• _Prompt_
Please report every line in the entries that contains the string "classification".
═════ Task material
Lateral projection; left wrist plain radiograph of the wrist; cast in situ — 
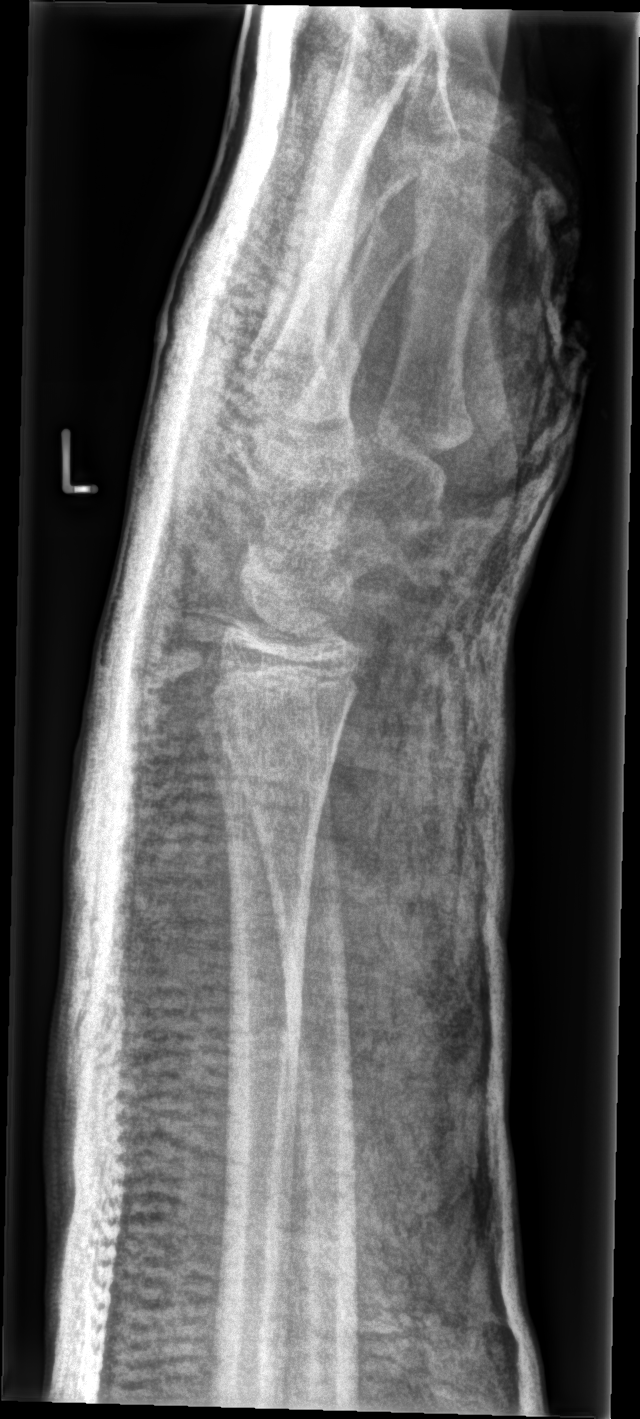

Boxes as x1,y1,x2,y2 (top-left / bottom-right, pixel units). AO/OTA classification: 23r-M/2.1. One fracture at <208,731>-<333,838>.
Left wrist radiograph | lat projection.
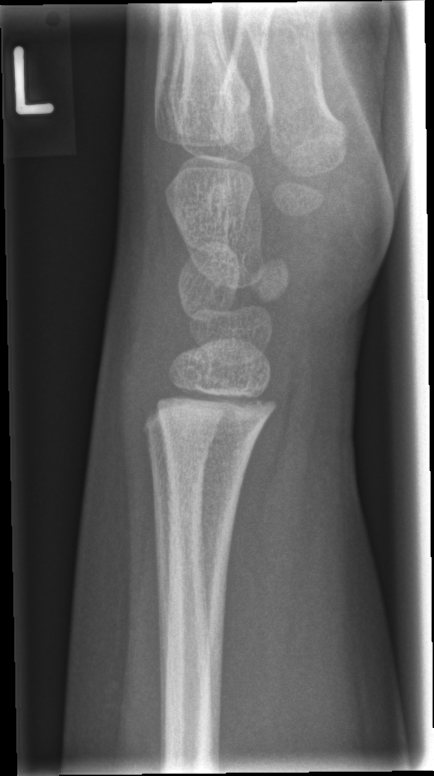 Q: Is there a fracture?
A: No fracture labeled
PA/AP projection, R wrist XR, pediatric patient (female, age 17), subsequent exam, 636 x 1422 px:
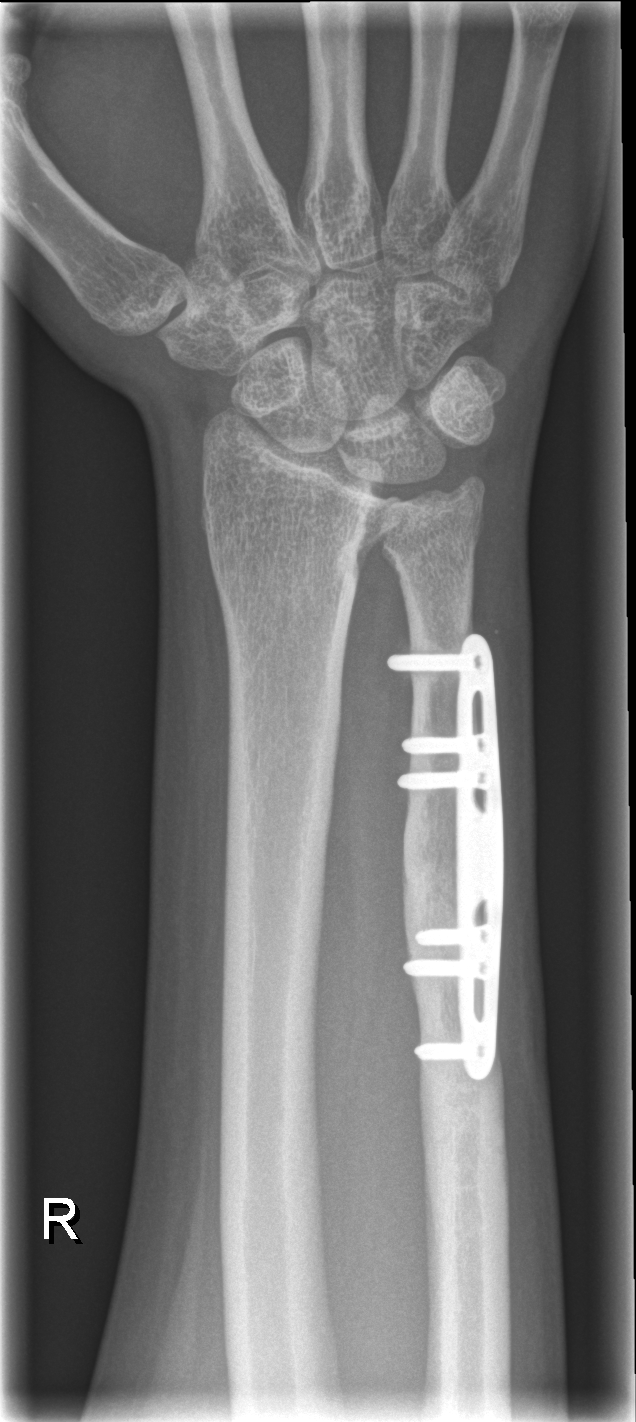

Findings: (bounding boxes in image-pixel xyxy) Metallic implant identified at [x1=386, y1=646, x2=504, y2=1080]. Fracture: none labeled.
══════════
═════ Task material
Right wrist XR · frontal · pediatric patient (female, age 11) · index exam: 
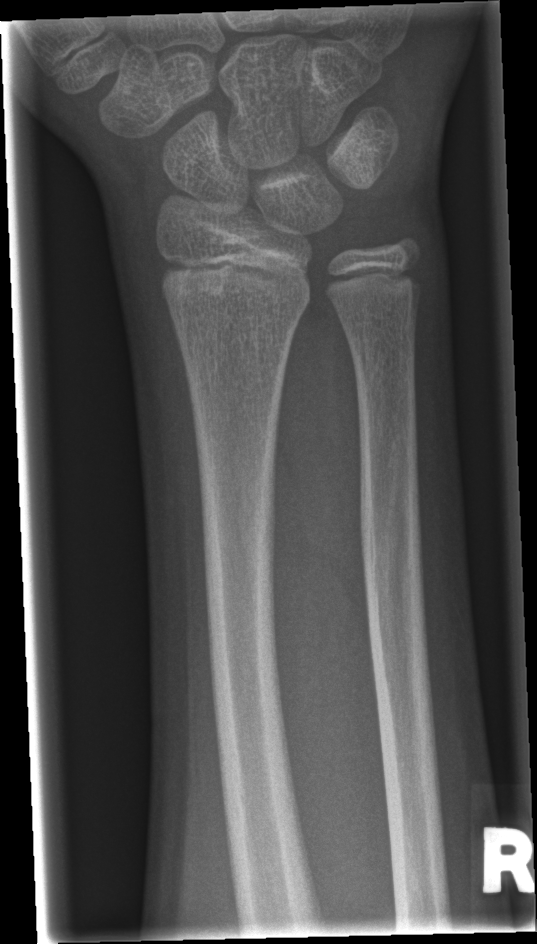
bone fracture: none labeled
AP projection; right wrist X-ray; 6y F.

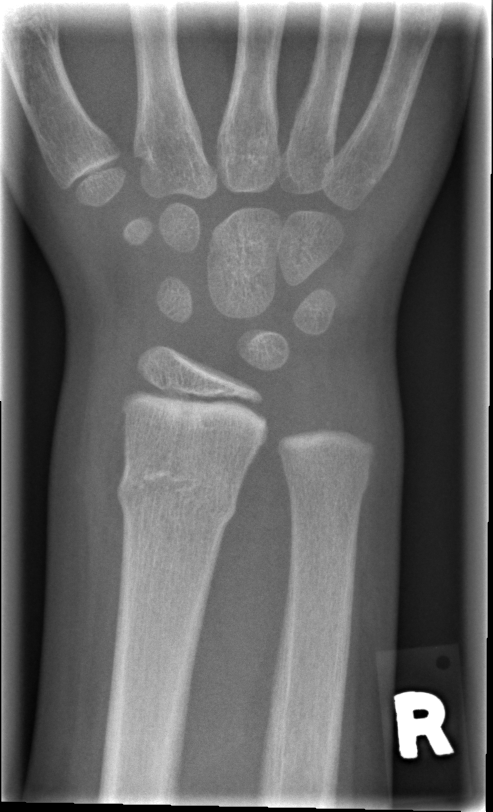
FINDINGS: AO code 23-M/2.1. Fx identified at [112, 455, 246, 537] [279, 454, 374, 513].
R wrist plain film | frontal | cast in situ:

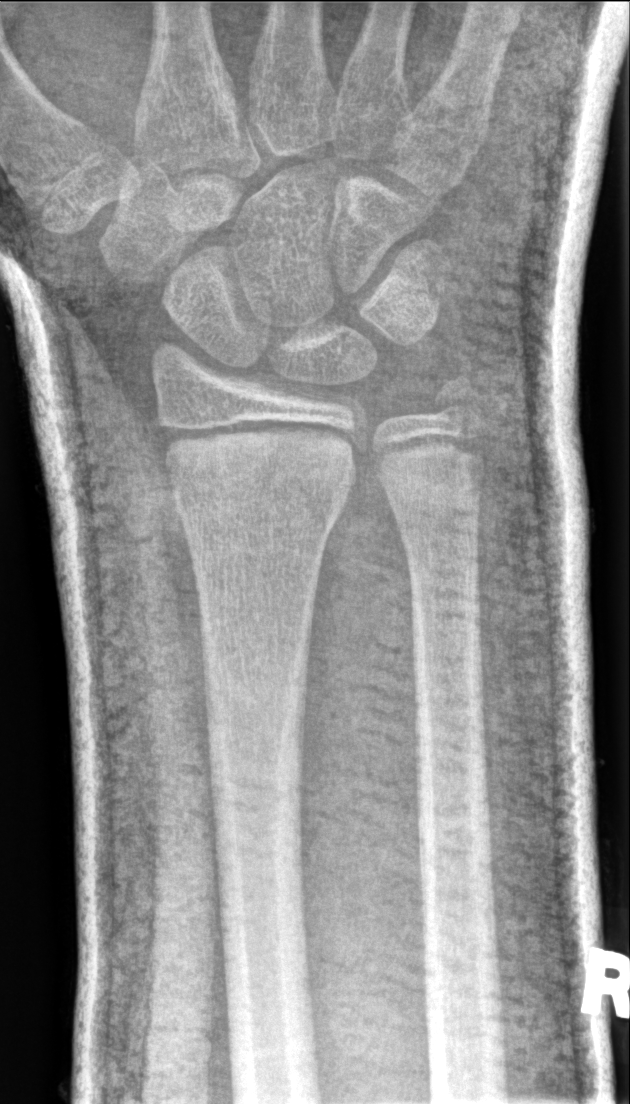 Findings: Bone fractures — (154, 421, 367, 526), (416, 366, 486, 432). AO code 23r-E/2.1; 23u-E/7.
══════════
═════ Task material
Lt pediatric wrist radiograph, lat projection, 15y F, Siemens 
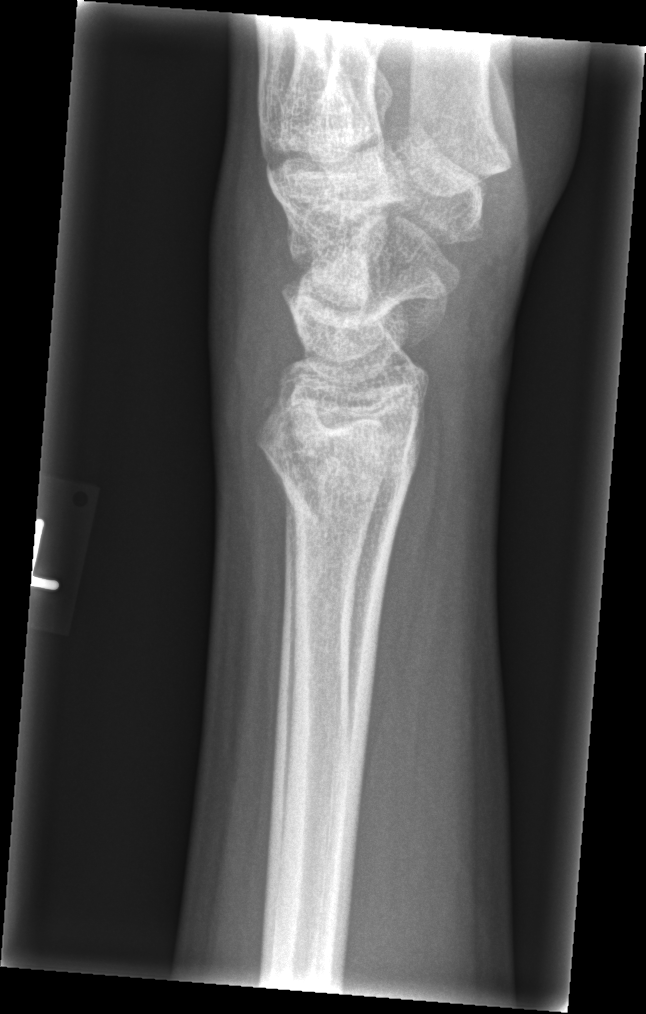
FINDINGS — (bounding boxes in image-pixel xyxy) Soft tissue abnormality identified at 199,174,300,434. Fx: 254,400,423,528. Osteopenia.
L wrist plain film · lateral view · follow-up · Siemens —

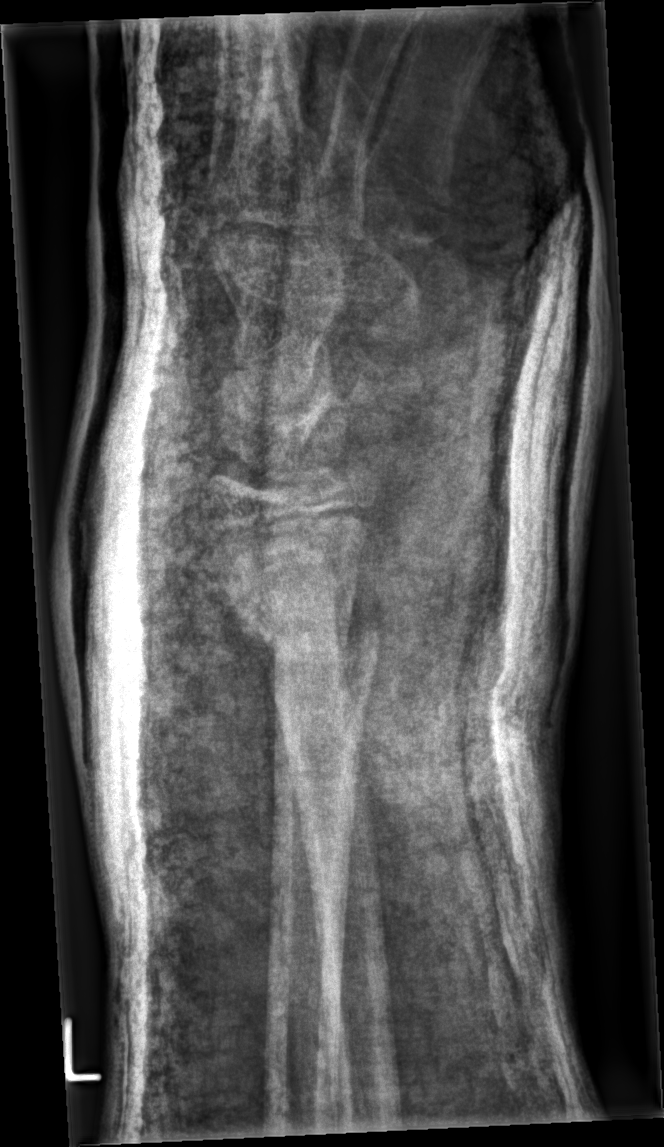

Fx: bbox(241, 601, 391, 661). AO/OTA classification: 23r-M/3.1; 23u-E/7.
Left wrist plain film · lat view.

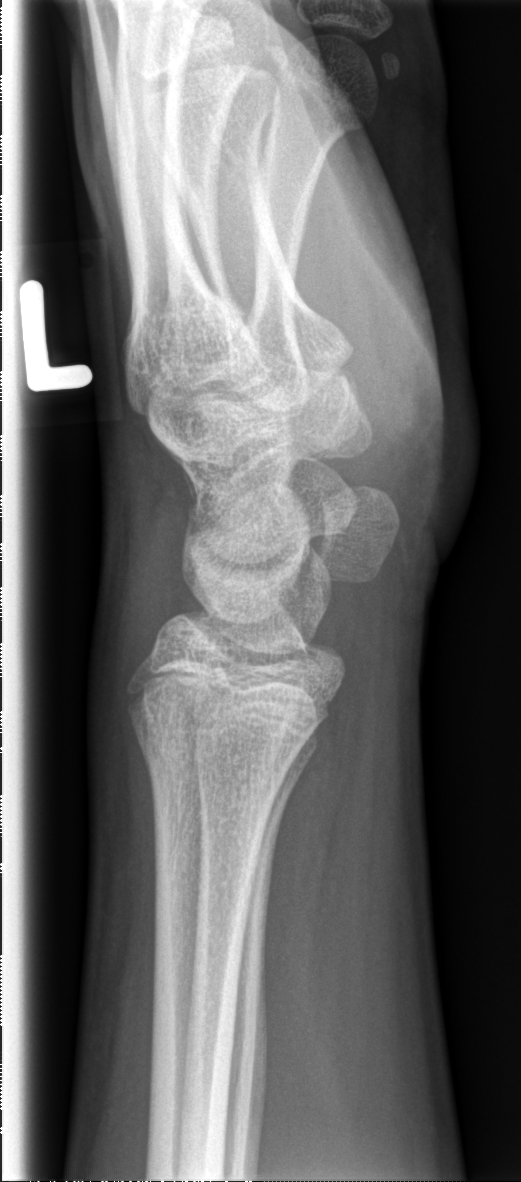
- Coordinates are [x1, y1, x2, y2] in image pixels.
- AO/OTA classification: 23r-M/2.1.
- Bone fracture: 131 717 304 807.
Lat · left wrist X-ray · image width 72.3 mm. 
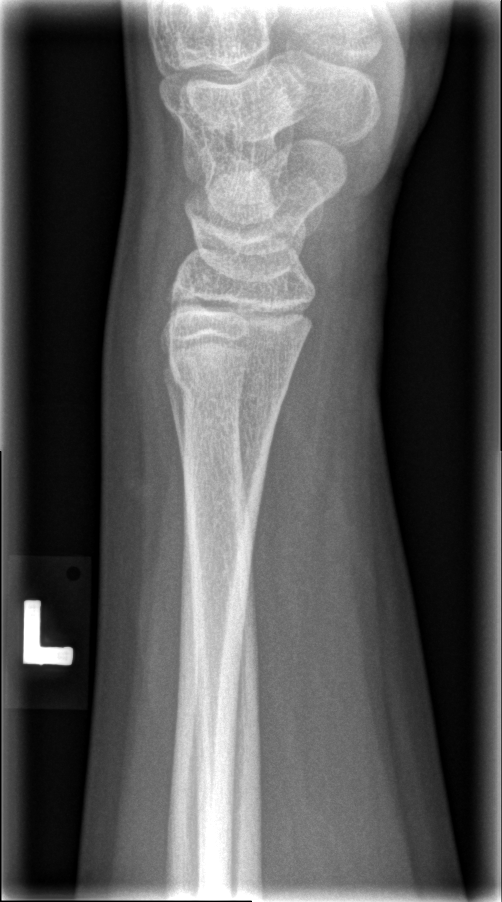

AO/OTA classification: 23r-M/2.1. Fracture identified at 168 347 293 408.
══════════
• _Result of the task_
Boxes as x1,y1,x2,y2 (top-left / bottom-right, pixel units). AO/OTA classification: 23r-M/2.1. One fracture at <208,731>-<333,838>.
Fx: bbox(241, 601, 391, 661). AO/OTA classification: 23r-M/3.1; 23u-E/7.
- AO/OTA classification: 23r-M/2.1.
AO/OTA classification: 23r-M/2.1. Fracture identified at 168 347 293 408.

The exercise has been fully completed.